Materials, reagents and antibodies
MSN with cyanine-5 fluorescence (XFNANO Materials Tech. Co. Ltd., Nanjing, China); 3-mercaptopropionic acid, anhydrous acetone, N-hydroxysuccinimide (NHS), 1-ethyl-3-[3-dimethylaminopropyl]carbodiimide hydrochloride (EDC), (Sigma-Aldrich, St Louis, USA); acetonitrile, ammonium acetate and tween-80 (Aladdin Industrial Corporation, Shanghai, China); rat recombinant IL-1β (PeproTech EC, London, UK); oltipraz (Abmole Bioscience Incorporation, Shanghai, China); phalloidin-iFlour 488, primary antibodies against Nrf2, aggrecan, collagen type II and MMP13, NQO1, HO-1 (Abcam, Cambrige, UK); primary antibodies against β-Actin, Bcl-2, Bax and Caspase-3 (Abcam, Cambrige, UK); primary antibodies against Lamin B1 and MMP9 (Cell Signalling Technology Inc., Danvers, USA); horseradish-peroxidase (HRP)-labeled anti-rabbit IgG, the Annexin V-FITC/PI apoptosis detection kit, DCFH-DA, Cell Counting Kit-8 (CCK-8) and JC-1 (Beyotime Institute of Biotechnology, Shanghai, China); Dulbecco’s Modified Eagle’s Medium (DMEM), foetal bovine serum (FBS), phosphate-buffered saline (PBS), collagenase II and 0.25% trypsin (Gibco; Grand Island, NY, USA).
Synthesis of ROS-cleavable thioketal (TK)-containing linker
A blend of 3-mercaptopropionic acid (3-MPA, 5.2 g, 49.1 mmol) and anhydrous acetone (5.8 g, 98.2 mmol) was saturated with dry hydrogen chloride.

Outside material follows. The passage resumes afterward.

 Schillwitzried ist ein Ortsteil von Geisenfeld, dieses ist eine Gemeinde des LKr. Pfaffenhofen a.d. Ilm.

The mixture was stirred well for 4 h at room temperature. The mixture was then placed on ice to quench the reaction. After washed with hexane, the TK-containing linker was obtained.
Synthesis and characterization of mPEG-TK
To synthesize mPEG-TK-COOH polymer, a mixture of mPEG-NH2 (1 g, 0.5 mmol), TK-containing linker (1.26 g, 5 mmol), EDC.HCl (1.15 g, 6 mmol) and NHS (0.69 g, 6 mmol) were dissolved in 20 mL of DCM and stirred well for 4 h at room temperature. Rotating evaporation was used to remove the solvent and cold ether was added to precipitate the product. After vacuum drying, the product was dissolved in DMF and dialyzed against distilled water using an MWCO: 3500 Da dialysis membrane for three days. After freeze-drying, the expected mPEG-TK-COOH was collected as a white powder. After that, the 1H-Nuclear magnetic resonance (NMR) spectra were obtained on a VNMRS-400 (VARIAN, USA) spectrometer at 400 MHz by using CDCl3 as the solvent with TMS as an internal standard.
Preparation of MSN-OL
15 mg MSN and 5 mg oltipraz were fully dissolved in 166μL DMSO by the aid of sonication and incubated overnight at 37 °C to promote OL completely adsorbed into MSN. The mixture was centrifuged at 18,000 rpm for 20 min to separate the supernatant and the sediment. The supernatant is retained for the subsequent synthesis process and measurement of drug loading and encapsulation efficiency. 1.5 mg mPEG-TK was dissolved in 10 μL supernatant and then added it to the previous precipitate with 0.3 mg EDC for 3 h reaction. The nanoparticles were separated by centrifugation at 18,000 rpm and washed with pure water three times, re-dispersed in ultrapure water at a concentration of 10 mg/mL and stored in the dark at 4 °C for subsequent study.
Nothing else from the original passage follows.